The second features Yoho’s visage centered on a red ink blotch, some of its extended tendrils reading as devilish horns. Taken from his second solo show, the artist has titled the portrait “Ego,” describing it as reflective of a time when he became overtaken by an inflated sense of self. “Though it didn’t last long,” he added, recalling how that second exhibition fell short of his expectations, leading him to take his first steps away from the art world.
Inkblots feature in a number of the works on display, an inclusion Yoho credited to a lifelong fascination with psychology, and in particular to some of its more fringe elements, such as phrenology and palm reading. As a younger man, Yoho procured the Rorschach Inkblot Test manual, copying passages from the text in a notebook as he attempted “to work through some of my own personal stuff,” as he explained it.
The earliest canvases on display served as a similar purpose for the artist, enabling him to begin to wrangle with the depression and suicidal thoughts that at times threatened to overwhelm. Such is the case with a large-scale painting of a gun done in acrylics and glittering spray paint, and which Yoho said he painted as a means to untangle to suicidal ideation he felt then and continues to struggle with nearly 15 years later. “I wouldn’t say my mental health has extraordinarily changed,” he said, “but I’m better medicated now.”

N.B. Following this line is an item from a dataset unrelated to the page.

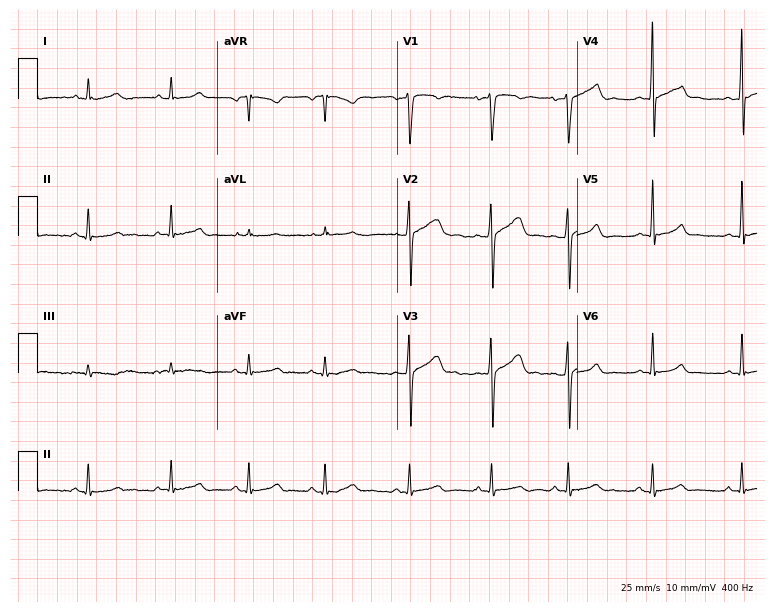
Standard 12-lead ECG recorded from a man, 33 years old. None of these six findings is recorded: first-degree AV block, right bundle branch block (RBBB), left bundle branch block (LBBB), sinus bradycardia, atrial fibrillation (AF), sinus tachycardia.
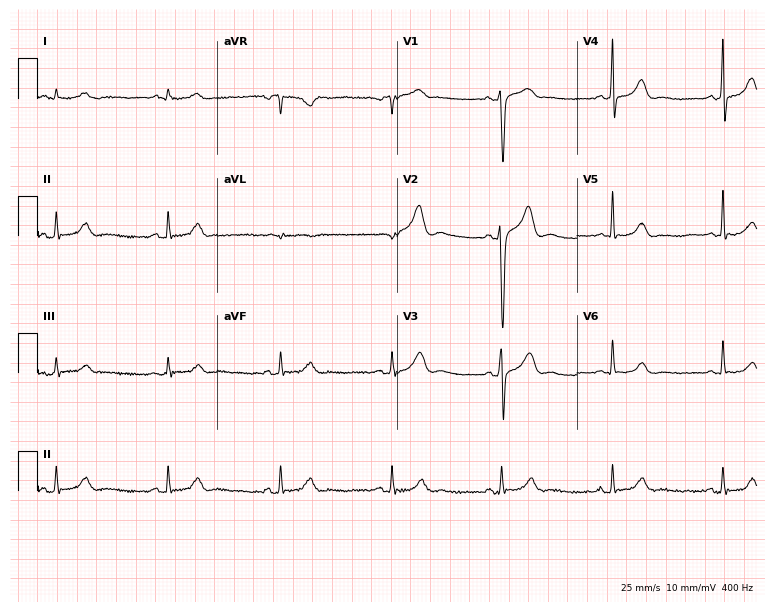
Standard 12-lead ECG recorded from a 46-year-old male patient (7.3-second recording at 400 Hz). None of these six findings is recorded: first-degree AV block, right bundle branch block, left bundle branch block, sinus bradycardia, atrial fibrillation, sinus tachycardia.

One thing that has changed, though, is the drive that Yoho feels to create. Earlier in his career, he said, he was motivated by a sense of urgency, describing his work at the time as a desperate attempt to transmit the thoughts that clouded his brain to the canvas, where he might better make sense of them. “Because wrestling with things in your head, that’s like trying to wrestle with an eel that’s covered in snot,” said Yoho, whose more recent works could be seen as a more outward expression, incorporating Covid-era portraits of masked friends and the inkblot photo series, as well as an idea he has for a new series of works centered on women graced with white-tail deer antlers. “Right now, I’m just trying to get back in the groove of drawing and creating things.”